#### [Problem]
Find the word "Ruhr" in the material below and gather every line that contains it.

*** Begin section ***

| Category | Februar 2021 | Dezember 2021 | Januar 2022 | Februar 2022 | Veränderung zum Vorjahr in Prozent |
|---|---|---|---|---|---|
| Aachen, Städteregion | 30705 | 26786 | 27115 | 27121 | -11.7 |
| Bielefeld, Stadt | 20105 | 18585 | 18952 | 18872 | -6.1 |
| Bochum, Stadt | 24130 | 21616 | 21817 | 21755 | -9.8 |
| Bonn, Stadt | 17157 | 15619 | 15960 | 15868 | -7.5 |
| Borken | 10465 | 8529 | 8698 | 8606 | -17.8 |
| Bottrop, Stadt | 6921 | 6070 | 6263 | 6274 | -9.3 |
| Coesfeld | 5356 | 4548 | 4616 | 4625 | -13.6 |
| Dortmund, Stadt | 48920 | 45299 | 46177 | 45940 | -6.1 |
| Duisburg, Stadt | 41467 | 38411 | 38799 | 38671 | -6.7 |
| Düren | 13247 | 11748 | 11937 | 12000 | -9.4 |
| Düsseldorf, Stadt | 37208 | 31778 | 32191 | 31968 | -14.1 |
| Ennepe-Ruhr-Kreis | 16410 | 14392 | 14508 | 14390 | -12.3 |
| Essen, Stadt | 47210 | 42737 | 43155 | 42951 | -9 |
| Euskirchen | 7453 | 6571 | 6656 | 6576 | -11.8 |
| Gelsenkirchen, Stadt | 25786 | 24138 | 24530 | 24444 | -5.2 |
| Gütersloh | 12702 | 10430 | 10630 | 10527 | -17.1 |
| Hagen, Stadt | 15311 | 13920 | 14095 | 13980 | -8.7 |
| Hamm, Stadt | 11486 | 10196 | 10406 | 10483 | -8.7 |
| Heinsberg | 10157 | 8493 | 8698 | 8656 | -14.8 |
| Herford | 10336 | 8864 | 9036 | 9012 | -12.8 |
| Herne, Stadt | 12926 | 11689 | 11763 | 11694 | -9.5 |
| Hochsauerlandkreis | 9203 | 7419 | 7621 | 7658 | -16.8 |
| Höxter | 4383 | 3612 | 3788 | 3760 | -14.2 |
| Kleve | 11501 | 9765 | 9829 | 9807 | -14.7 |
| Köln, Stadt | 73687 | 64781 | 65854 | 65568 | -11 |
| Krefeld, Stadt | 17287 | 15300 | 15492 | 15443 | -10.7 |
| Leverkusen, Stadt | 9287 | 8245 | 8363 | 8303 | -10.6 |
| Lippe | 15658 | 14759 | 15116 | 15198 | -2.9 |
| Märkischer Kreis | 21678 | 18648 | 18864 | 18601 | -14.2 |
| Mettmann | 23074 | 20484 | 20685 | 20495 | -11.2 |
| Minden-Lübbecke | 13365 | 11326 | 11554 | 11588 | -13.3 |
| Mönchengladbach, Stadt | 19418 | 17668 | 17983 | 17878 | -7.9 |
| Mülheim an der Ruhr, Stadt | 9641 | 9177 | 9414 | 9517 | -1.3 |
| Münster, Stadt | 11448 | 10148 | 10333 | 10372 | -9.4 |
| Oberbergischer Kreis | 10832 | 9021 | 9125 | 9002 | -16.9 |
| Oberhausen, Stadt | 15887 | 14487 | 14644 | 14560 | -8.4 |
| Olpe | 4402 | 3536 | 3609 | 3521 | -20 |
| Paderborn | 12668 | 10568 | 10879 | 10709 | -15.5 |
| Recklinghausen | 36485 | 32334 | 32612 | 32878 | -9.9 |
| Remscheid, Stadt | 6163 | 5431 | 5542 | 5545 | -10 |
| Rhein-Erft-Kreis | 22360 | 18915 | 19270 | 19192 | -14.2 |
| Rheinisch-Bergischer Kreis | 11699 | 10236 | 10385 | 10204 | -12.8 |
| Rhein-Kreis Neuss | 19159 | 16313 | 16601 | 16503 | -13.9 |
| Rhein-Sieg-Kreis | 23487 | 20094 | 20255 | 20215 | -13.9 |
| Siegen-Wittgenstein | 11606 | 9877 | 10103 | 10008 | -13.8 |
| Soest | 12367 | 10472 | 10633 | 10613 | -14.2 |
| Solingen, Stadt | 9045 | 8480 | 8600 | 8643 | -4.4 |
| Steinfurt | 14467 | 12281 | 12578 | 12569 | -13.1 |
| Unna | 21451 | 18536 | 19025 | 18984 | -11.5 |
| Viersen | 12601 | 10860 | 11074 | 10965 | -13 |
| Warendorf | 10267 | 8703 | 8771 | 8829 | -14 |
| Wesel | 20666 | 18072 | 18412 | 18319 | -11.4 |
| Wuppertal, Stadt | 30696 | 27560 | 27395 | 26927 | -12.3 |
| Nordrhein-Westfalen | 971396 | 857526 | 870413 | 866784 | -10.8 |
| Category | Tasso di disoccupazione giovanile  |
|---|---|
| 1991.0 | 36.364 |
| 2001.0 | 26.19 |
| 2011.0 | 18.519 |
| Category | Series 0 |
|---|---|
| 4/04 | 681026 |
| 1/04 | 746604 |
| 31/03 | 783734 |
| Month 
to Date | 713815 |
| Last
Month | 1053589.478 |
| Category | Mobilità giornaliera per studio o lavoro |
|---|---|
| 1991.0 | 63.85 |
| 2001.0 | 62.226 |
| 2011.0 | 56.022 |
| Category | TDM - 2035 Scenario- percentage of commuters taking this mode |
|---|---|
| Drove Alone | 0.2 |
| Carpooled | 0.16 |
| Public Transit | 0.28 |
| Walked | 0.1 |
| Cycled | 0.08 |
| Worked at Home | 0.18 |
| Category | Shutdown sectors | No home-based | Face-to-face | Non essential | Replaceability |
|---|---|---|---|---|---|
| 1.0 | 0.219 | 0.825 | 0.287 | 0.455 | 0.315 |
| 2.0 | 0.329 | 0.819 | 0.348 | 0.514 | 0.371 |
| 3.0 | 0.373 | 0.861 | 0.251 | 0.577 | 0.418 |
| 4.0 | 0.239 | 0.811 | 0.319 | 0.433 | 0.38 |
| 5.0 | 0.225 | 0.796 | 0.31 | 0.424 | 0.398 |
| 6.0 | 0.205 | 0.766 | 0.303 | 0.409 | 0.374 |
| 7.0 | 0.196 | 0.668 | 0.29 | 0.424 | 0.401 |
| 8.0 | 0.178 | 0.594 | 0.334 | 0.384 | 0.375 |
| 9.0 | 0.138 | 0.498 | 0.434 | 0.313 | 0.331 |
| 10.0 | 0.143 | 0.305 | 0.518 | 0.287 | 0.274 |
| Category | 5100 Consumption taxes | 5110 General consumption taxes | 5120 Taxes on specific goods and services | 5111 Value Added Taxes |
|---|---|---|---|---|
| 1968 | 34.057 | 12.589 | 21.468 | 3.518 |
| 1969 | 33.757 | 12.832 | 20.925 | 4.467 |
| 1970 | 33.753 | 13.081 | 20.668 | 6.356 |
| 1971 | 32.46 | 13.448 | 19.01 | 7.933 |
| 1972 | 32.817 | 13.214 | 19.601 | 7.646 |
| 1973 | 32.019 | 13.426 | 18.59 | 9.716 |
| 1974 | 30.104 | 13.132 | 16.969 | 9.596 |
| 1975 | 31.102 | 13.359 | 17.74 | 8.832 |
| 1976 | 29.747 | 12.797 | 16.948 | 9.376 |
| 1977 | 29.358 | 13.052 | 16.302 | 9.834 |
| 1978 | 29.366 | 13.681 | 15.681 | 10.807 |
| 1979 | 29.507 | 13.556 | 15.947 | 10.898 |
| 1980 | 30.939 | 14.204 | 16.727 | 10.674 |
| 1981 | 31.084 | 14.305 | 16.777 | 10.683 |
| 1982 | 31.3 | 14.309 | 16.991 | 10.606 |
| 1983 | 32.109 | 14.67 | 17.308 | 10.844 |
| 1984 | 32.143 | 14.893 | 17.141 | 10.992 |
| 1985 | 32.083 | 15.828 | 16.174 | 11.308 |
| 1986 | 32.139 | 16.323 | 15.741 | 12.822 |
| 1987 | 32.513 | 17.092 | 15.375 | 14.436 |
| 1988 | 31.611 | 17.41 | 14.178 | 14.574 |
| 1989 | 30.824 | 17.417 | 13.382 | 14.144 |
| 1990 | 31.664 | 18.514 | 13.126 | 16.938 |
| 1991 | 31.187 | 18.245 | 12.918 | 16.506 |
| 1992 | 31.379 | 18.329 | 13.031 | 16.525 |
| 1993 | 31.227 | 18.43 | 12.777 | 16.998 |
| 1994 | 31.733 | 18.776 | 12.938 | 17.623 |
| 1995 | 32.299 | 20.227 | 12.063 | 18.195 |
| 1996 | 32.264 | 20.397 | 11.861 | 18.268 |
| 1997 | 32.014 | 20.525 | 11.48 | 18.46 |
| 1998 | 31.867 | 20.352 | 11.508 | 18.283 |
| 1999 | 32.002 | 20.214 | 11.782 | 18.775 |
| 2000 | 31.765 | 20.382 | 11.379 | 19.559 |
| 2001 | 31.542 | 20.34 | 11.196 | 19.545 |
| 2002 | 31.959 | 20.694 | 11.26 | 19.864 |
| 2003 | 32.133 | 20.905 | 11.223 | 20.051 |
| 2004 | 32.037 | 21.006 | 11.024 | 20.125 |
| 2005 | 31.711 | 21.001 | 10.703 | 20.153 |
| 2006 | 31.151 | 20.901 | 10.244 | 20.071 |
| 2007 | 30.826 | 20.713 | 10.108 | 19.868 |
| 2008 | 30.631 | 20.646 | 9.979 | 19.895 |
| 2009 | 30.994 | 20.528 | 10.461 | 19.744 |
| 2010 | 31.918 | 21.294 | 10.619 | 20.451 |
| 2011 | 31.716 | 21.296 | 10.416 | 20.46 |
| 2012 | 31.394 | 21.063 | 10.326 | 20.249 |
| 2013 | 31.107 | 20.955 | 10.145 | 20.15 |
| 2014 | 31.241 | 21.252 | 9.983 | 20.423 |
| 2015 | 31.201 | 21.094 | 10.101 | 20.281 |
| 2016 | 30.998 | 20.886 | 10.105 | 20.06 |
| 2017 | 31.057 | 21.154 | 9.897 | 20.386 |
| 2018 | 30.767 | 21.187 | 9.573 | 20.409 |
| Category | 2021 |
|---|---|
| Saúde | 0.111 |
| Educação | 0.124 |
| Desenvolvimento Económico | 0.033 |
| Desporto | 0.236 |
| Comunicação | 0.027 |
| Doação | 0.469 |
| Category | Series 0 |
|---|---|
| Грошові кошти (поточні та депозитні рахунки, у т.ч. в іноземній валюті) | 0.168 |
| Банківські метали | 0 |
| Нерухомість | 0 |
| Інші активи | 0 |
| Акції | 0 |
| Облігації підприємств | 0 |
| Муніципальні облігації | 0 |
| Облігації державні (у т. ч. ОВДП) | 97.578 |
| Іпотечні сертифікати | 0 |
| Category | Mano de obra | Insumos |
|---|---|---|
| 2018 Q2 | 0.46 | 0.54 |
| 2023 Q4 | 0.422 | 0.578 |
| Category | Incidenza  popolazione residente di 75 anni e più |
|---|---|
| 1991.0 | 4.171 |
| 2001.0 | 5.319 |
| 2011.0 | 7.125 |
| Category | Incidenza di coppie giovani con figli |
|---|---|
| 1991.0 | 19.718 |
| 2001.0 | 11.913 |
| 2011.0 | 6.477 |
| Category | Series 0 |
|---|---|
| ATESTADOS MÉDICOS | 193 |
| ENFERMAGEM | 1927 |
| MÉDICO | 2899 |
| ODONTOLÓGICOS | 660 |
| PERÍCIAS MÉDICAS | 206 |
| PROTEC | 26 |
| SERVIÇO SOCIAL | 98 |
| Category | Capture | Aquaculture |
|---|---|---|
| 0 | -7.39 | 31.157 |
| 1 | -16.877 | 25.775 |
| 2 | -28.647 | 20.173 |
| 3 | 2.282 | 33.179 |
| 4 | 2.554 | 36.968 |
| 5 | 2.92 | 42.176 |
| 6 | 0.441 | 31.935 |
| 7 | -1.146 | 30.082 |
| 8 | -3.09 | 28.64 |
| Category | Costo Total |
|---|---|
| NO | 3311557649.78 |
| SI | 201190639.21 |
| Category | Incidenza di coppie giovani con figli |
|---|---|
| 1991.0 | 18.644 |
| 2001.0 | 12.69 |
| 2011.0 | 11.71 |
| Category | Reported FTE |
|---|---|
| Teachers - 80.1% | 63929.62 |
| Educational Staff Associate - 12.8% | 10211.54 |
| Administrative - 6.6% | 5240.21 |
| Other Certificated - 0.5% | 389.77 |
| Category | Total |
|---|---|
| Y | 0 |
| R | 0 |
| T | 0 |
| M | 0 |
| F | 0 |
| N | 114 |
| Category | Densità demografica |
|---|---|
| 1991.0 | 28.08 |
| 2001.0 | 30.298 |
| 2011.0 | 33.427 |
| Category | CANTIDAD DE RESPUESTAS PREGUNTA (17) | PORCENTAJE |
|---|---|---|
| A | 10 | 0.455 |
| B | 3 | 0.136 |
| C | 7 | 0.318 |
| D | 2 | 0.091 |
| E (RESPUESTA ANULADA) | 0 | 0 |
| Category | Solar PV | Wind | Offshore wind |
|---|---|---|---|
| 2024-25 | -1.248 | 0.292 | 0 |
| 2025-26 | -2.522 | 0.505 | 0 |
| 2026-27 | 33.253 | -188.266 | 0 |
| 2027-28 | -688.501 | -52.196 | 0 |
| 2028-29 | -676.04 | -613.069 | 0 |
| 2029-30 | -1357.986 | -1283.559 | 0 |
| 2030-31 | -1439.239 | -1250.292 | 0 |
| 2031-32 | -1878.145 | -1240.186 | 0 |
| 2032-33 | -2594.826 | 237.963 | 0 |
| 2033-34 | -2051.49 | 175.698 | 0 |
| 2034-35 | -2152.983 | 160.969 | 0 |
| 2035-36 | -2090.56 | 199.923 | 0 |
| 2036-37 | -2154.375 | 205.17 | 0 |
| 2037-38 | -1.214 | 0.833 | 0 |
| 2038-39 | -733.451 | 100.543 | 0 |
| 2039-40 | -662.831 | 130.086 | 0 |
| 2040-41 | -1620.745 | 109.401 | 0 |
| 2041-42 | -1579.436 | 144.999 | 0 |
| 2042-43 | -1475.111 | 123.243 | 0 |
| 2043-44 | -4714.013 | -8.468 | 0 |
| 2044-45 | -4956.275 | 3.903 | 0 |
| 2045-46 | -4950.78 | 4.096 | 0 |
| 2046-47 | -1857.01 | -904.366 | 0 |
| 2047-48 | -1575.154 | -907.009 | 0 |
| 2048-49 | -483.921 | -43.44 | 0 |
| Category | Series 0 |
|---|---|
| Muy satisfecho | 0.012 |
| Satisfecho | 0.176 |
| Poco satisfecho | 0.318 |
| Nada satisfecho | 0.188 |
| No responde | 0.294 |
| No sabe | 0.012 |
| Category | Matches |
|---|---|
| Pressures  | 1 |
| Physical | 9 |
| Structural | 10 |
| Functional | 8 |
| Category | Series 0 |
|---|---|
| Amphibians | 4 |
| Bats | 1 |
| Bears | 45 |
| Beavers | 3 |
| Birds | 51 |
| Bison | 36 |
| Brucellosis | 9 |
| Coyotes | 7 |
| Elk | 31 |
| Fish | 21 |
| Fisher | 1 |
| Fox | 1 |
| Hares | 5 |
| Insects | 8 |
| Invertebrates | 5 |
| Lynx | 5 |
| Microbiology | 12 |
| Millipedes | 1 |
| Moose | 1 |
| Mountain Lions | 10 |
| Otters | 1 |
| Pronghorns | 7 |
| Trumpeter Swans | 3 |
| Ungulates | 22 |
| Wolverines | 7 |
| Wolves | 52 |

*** End section ***

#### [Solved problem]
| Ennepe-Ruhr-Kreis | 16410 | 14392 | 14508 | 14390 | -12.3 |
| Mülheim an der Ruhr, Stadt | 9641 | 9177 | 9414 | 9517 | -1.3 |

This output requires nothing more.